#### WHAT IS EXPECTED
Take the data below and write it out exactly, except for the pictures.

______

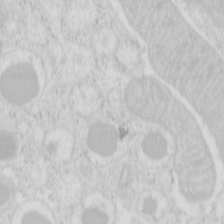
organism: Mouse
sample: Pancreas
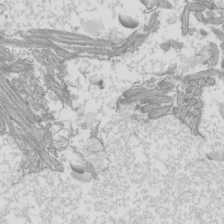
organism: Mouse
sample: Cilia; mouse epididymis
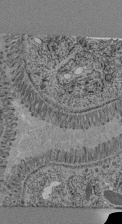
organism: C. elegans
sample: C. elegans pharynx
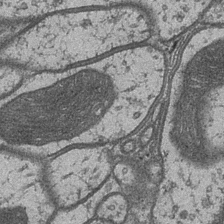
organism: Drosophila
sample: Optic medulla
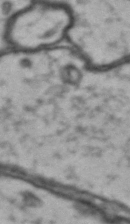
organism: Drosophila
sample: Brain
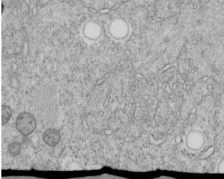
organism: C. elegans
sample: C. elegans embryo early stage
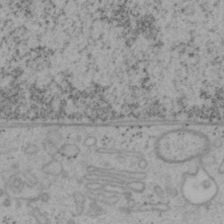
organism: Human
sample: HeLa cells
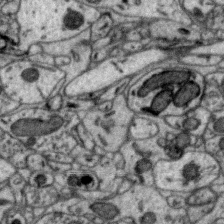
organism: Zebra finch
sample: Brain
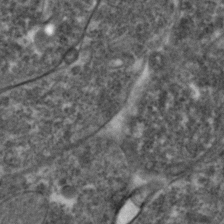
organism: Zebrafish
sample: Zebrafish embryo
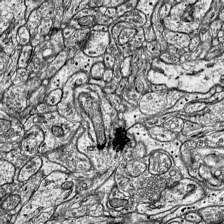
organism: Mouse
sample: Visual Cortex
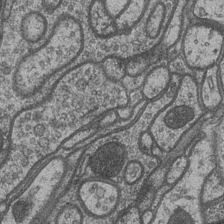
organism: Drosophila
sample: Optic medulla
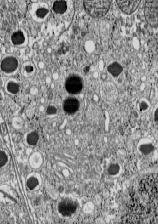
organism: C57BL Mouse
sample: Pancreatic islet
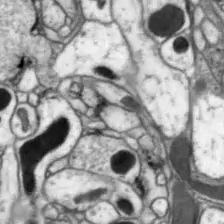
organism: Drosophila
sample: Optic lobe
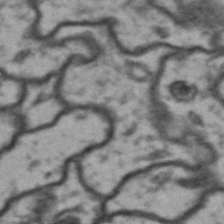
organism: Drosophila
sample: Brain
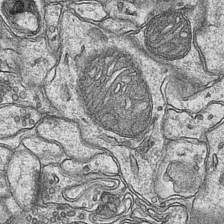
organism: Mouse
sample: CA1 Hippocampus
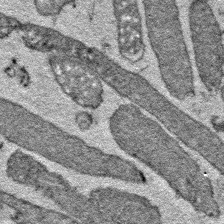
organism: E. coli
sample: E. Coli Bacteria
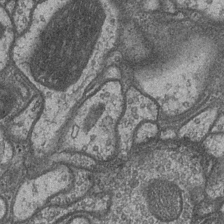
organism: Drosophila
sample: Optic medulla
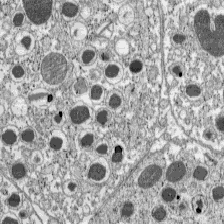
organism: C57BL Mouse
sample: Pancreatic islet
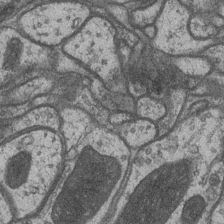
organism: Drosophila
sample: Optic medulla
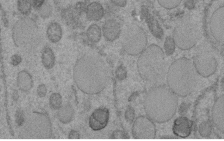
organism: C. elegans
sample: C. elegans embryo early stage
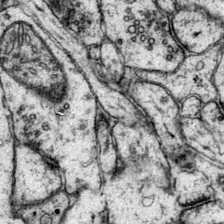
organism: Mouse
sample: Primary visual cortex
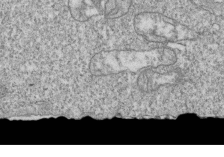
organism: Human
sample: HeLa cell HIV synapse
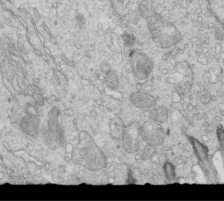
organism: Mouse
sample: Multiciliated cells
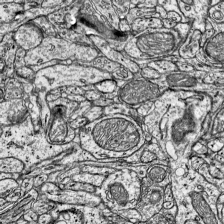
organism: Mouse
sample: Visual Cortex
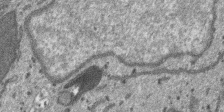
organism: Human
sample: Lung epithelial cells infected with SARS-CoV-2
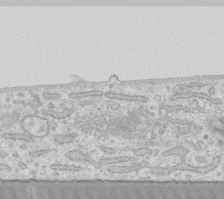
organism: Human
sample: Fibroblast cells
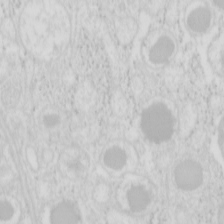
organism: Mouse
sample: Pancreas
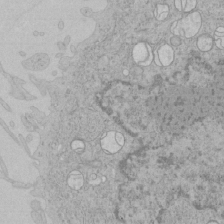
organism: Human
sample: Mitochondria in HCT116 cells
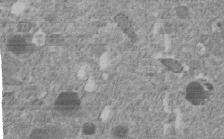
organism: C. elegans
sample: C. elegans embryo early stage
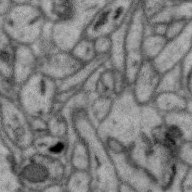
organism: Zebra finch
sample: Brain
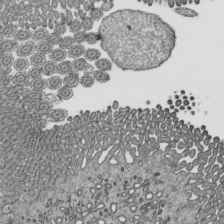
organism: Mouse
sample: Mouse epididymis efferent ductule cilia
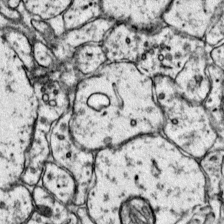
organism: Mouse
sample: Primary visual cortex
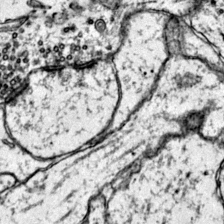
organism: Mouse
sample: Primary visual cortex
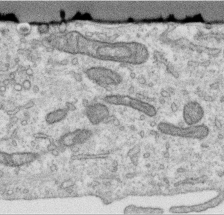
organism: Human
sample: Centriole in RPE cells
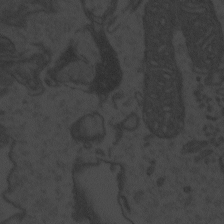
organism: Zebrafish
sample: Macrophage infected with Toxoplasma gondii
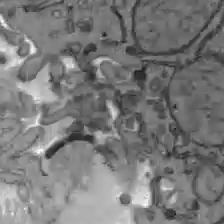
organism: C57BL Mouse
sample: Liver
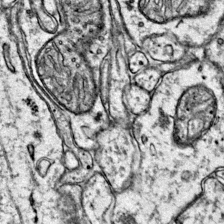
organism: Mouse
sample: Primary visual cortex
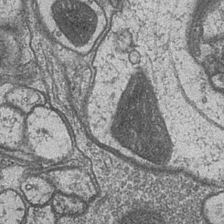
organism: Drosophila
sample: Optic medulla
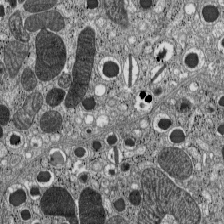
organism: C57BL Mouse
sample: Pancreatic islet
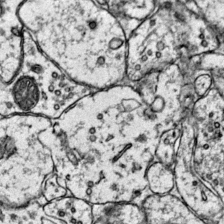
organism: Mouse
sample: Primary visual cortex
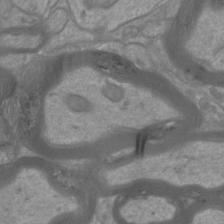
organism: Mouse
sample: Cortical neurons
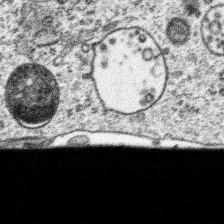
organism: Human
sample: HeLa cells
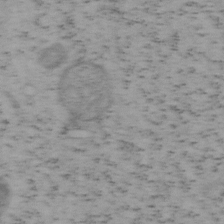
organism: Mouse
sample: OT-I killer T cells with ID8 ovarian cancer cells
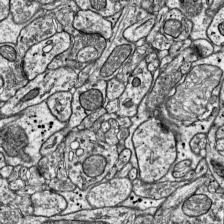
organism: Mouse
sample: Visual Cortex
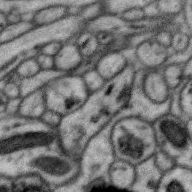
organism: Zebra finch
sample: Brain
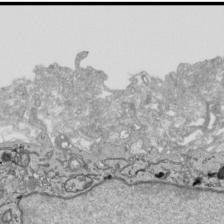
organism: Human
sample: Mitochondria in HCT116 cells
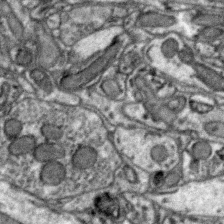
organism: Zebra finch
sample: Brain
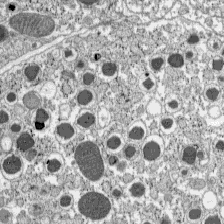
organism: C57BL Mouse
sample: Pancreatic islet
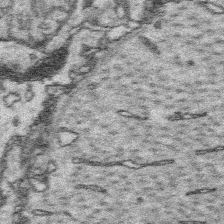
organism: Platynereis dumerilii
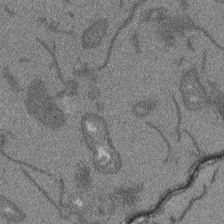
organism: Arabidopsis thaliana
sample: Root tip
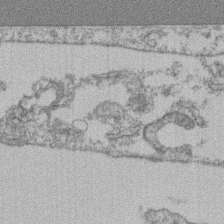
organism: Mouse
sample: T cell stromal cell synapse
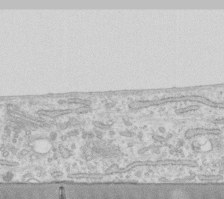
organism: Human
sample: Fibroblast cells
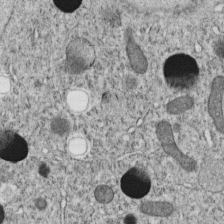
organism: C. elegans
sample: C. elegans embryo early stage
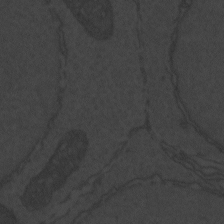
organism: Zebrafish
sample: Macrophage infected with Toxoplasma gondii
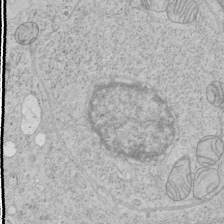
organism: Human
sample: Mitochondria in HCT116 cells
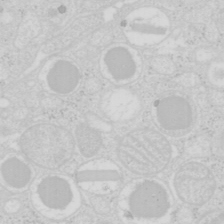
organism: Mouse
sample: Pancreas
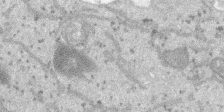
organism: Human
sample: Lung epithelial cells infected with SARS-CoV-2
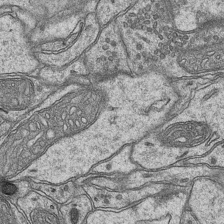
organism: Mouse
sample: CA1 Hippocampus
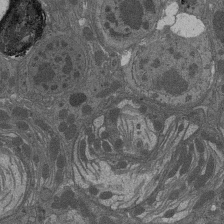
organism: Drosophila
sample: Antenna
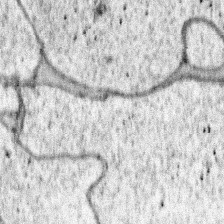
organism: Human
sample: HeLa cells
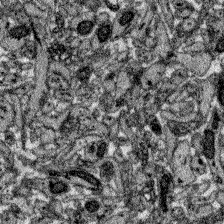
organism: Zebrafish
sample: Larval olfactory bulb
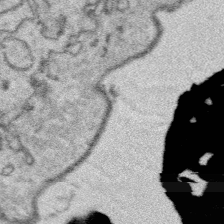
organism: Platynereis dumerilii
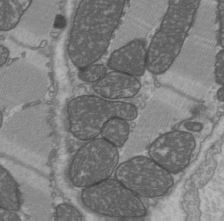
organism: C57BL Mouse
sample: Heart
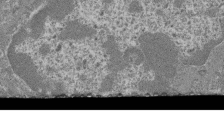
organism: Mouse
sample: Glomerulus
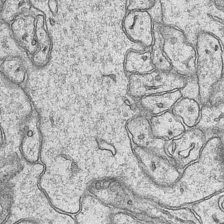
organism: Mouse
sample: CA1 Hippocampus
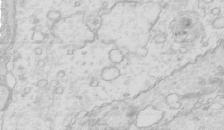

______

#### WRITTEN ANSWER
organism: Mouse
sample: Pancreas
organism: Mouse
sample: Cilia; mouse epididymis
organism: C. elegans
sample: C. elegans pharynx
organism: Drosophila
sample: Optic medulla
organism: Drosophila
sample: Brain
organism: C. elegans
sample: C. elegans embryo early stage
organism: Human
sample: HeLa cells
organism: Zebra finch
sample: Brain
organism: Zebrafish
sample: Zebrafish embryo
organism: Mouse
sample: Visual Cortex
organism: Drosophila
sample: Optic medulla
organism: C57BL Mouse
sample: Pancreatic islet
organism: Drosophila
sample: Optic lobe
organism: Drosophila
sample: Brain
organism: Mouse
sample: CA1 Hippocampus
organism: E. coli
sample: E. Coli Bacteria
organism: Drosophila
sample: Optic medulla
organism: C57BL Mouse
sample: Pancreatic islet
organism: Drosophila
sample: Optic medulla
organism: C. elegans
sample: C. elegans embryo early stage
organism: Mouse
sample: Primary visual cortex
organism: Human
sample: HeLa cell HIV synapse
organism: Mouse
sample: Multiciliated cells
organism: Mouse
sample: Visual Cortex
organism: Human
sample: Lung epithelial cells infected with SARS-CoV-2
organism: Human
sample: Fibroblast cells
organism: Mouse
sample: Pancreas
organism: Human
sample: Mitochondria in HCT116 cells
organism: C. elegans
sample: C. elegans embryo early stage
organism: Zebra finch
sample: Brain
organism: Mouse
sample: Mouse epididymis efferent ductule cilia
organism: Mouse
sample: Primary visual cortex
organism: Mouse
sample: Primary visual cortex
organism: Human
sample: Centriole in RPE cells
organism: Zebrafish
sample: Macrophage infected with Toxoplasma gondii
organism: C57BL Mouse
sample: Liver
organism: Mouse
sample: Primary visual cortex
organism: Drosophila
sample: Optic medulla
organism: C57BL Mouse
sample: Pancreatic islet
organism: Mouse
sample: Primary visual cortex
organism: Mouse
sample: Cortical neurons
organism: Human
sample: HeLa cells
organism: Mouse
sample: OT-I killer T cells with ID8 ovarian cancer cells
organism: Mouse
sample: Visual Cortex
organism: Zebra finch
sample: Brain
organism: Human
sample: Mitochondria in HCT116 cells
organism: Zebra finch
sample: Brain
organism: C57BL Mouse
sample: Pancreatic islet
organism: Platynereis dumerilii
organism: Arabidopsis thaliana
sample: Root tip
organism: Mouse
sample: T cell stromal cell synapse
organism: Human
sample: Fibroblast cells
organism: C. elegans
sample: C. elegans embryo early stage
organism: Zebrafish
sample: Macrophage infected with Toxoplasma gondii
organism: Human
sample: Mitochondria in HCT116 cells
organism: Mouse
sample: Pancreas
organism: Human
sample: Lung epithelial cells infected with SARS-CoV-2
organism: Mouse
sample: CA1 Hippocampus
organism: Drosophila
sample: Antenna
organism: Human
sample: HeLa cells
organism: Zebrafish
sample: Larval olfactory bulb
organism: Platynereis dumerilii
organism: C57BL Mouse
sample: Heart
organism: Mouse
sample: Glomerulus
organism: Mouse
sample: CA1 Hippocampus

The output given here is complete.